Humble and searching, Fidel uses Google’s autocomplete feature as some sort of an IChing.
He describes himself as the typical guy who holes up with books and records, yet his job and his friends—and the city itself—pull him out of his shell. Like a film, this novel’s cast of characters is small and those Fidel meets when helping out his buddies with their jobs (house painter, bicycle tour guide) become fodder for articles, particularly Tinet Rocamora, also a neighbor in the eclectic, rapidly gentrifying Raval. Tinet, Barcelona’s last itinerant blade sharpener (of the sort that play a special whistle to let potential customers know he is on their block) and a man who lives in a repulsive and enviable state of squalor and freedom, is being subjected to real estate mobbing.
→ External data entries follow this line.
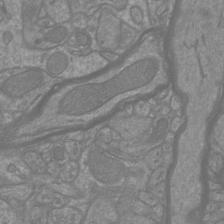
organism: Mouse
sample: Cortical neurons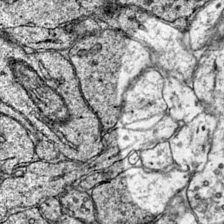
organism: Mouse
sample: Primary visual cortex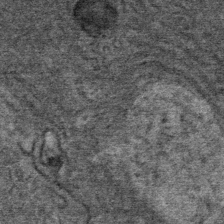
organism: Mouse
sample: Mouse Salivary gland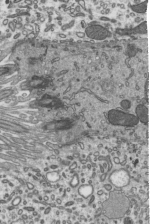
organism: Mouse
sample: Mouse epididymis efferent ductule cilia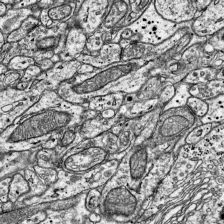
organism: Mouse
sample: Visual Cortex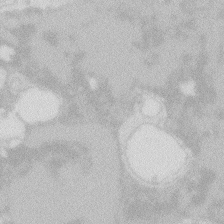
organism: Zebrafish
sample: Macrophage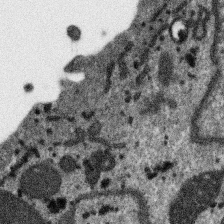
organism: Human
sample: Lung epithelial cells infected with SARS-CoV-2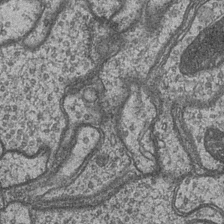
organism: Drosophila
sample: Optic medulla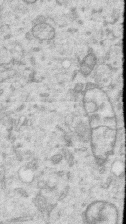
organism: Human
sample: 1205lu cells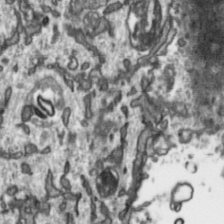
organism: Toxoplasma gondii
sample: Parasites in a vacuole inside a host cell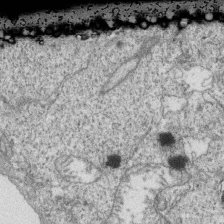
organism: Human
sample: HeLa cell HIV synapse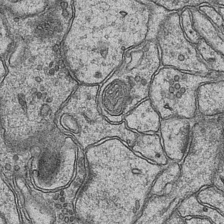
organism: Mouse
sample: CA1 Hippocampus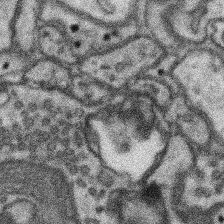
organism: Mouse
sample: Somatosensory cortex neuropil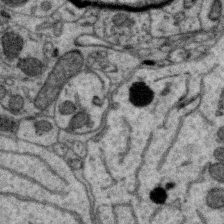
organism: Zebra finch
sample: Brain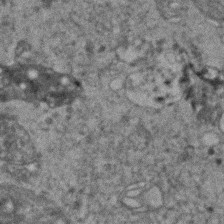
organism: Human
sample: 1205lu cells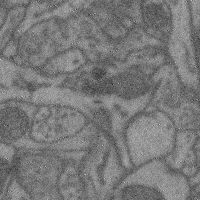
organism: Mouse
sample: Cerebral cortex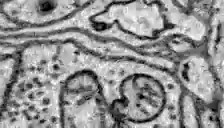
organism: Zebrafish
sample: Brain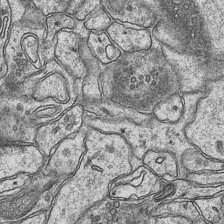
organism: Mouse
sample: CA1 Hippocampus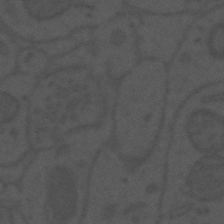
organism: Mouse
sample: Suprachiasmatic nucleus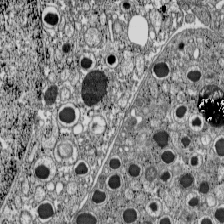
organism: C57BL Mouse
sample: Pancreatic islet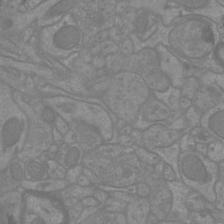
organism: Mouse
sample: Cortical neurons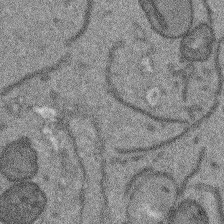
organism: Arabidopsis thaliana
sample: Root tip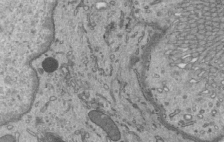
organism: Mouse
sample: Mouse epididymis efferent ductule cilia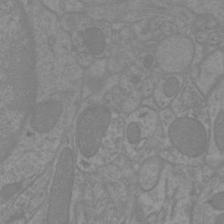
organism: Mouse
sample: Cortical neurons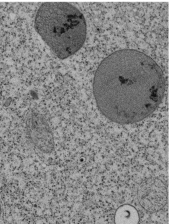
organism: Tetrahymena
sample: Cilia in tetrahymena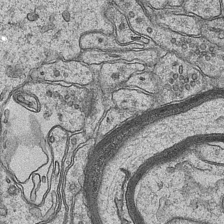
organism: Mouse
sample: CA1 Hippocampus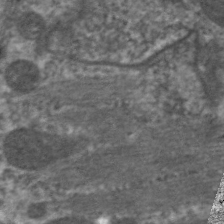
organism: C. elegans
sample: Pharynx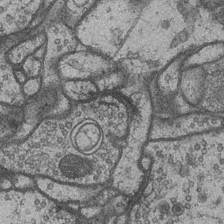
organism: Drosophila
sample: Optic medulla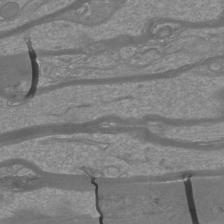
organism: Mouse
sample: Cortical neurons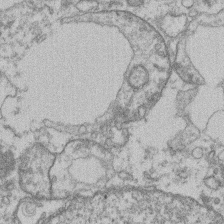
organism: Mouse
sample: T cell stromal cell synapse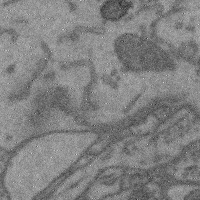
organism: Mouse
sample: Cerebral cortex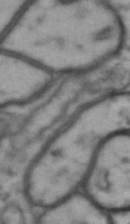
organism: Drosophila
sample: Brain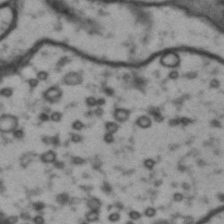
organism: Drosophila
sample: Brain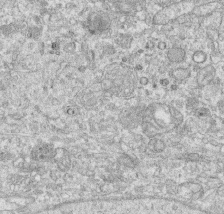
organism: Human
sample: HeLa cell HIV synapse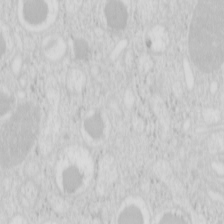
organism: Mouse
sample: Pancreas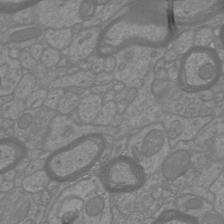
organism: Mouse
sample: Cortical neurons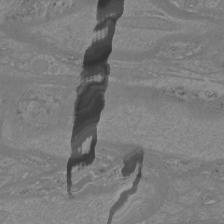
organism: Mouse
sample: Cortical neurons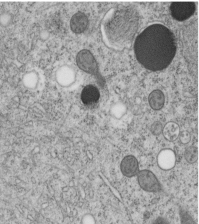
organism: C. elegans
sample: C. elegans embryo early stage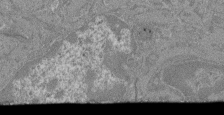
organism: Mouse
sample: Glomerulus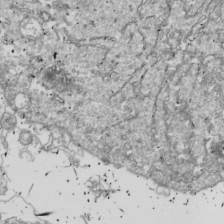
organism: Drosophila
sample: Cell division; meiosis; drosophila spermatocytes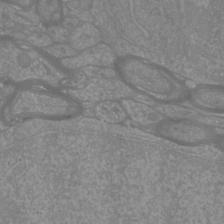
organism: Mouse
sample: Cortical neurons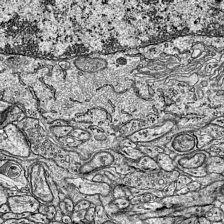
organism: Mouse
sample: Visual Cortex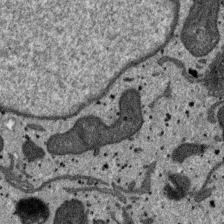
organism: Human
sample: Lung epithelial cells, uninfected (mock) control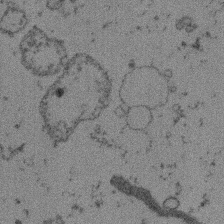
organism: Mouse
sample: Dividing mouse embryo 1 cell stage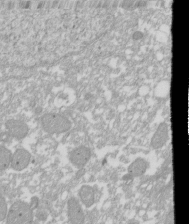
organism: Xenopus
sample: Cilia; centrioles in frog embryo cells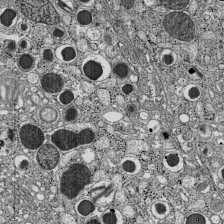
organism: C57BL Mouse
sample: Pancreatic islet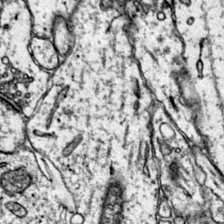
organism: Mouse
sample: Primary visual cortex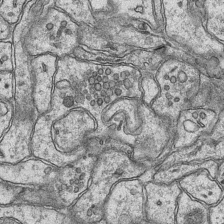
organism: Mouse
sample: CA1 Hippocampus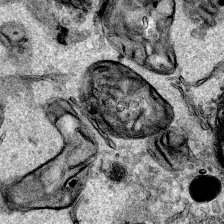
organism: Human
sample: Mitochondria in HCT116 cells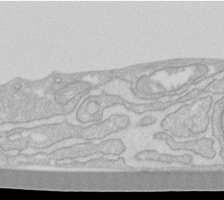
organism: Human
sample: Fibroblast cells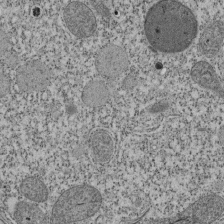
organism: Tetrahymena
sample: Cilia in tetrahymena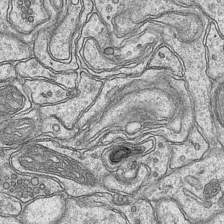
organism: Mouse
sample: CA1 Hippocampus

Fidel’s narration alternates between his Catholic-school childhood in Barcelona, his parents’ journey to the city from Galicia, his summers spent there where he soaked up his grandparents’ rural wisdom, and the present (2000-2014). Otero manages to strike a fine balance between nostalgia and rabid anti-nostalgia, characteristic of someone who feels they’ve been born into a city past its true gritty heyday, and a charnego who has to compartmentalize all he knows about pig slaughtering when confronted with the urban packages of thinly sliced plastic-wrapped meat.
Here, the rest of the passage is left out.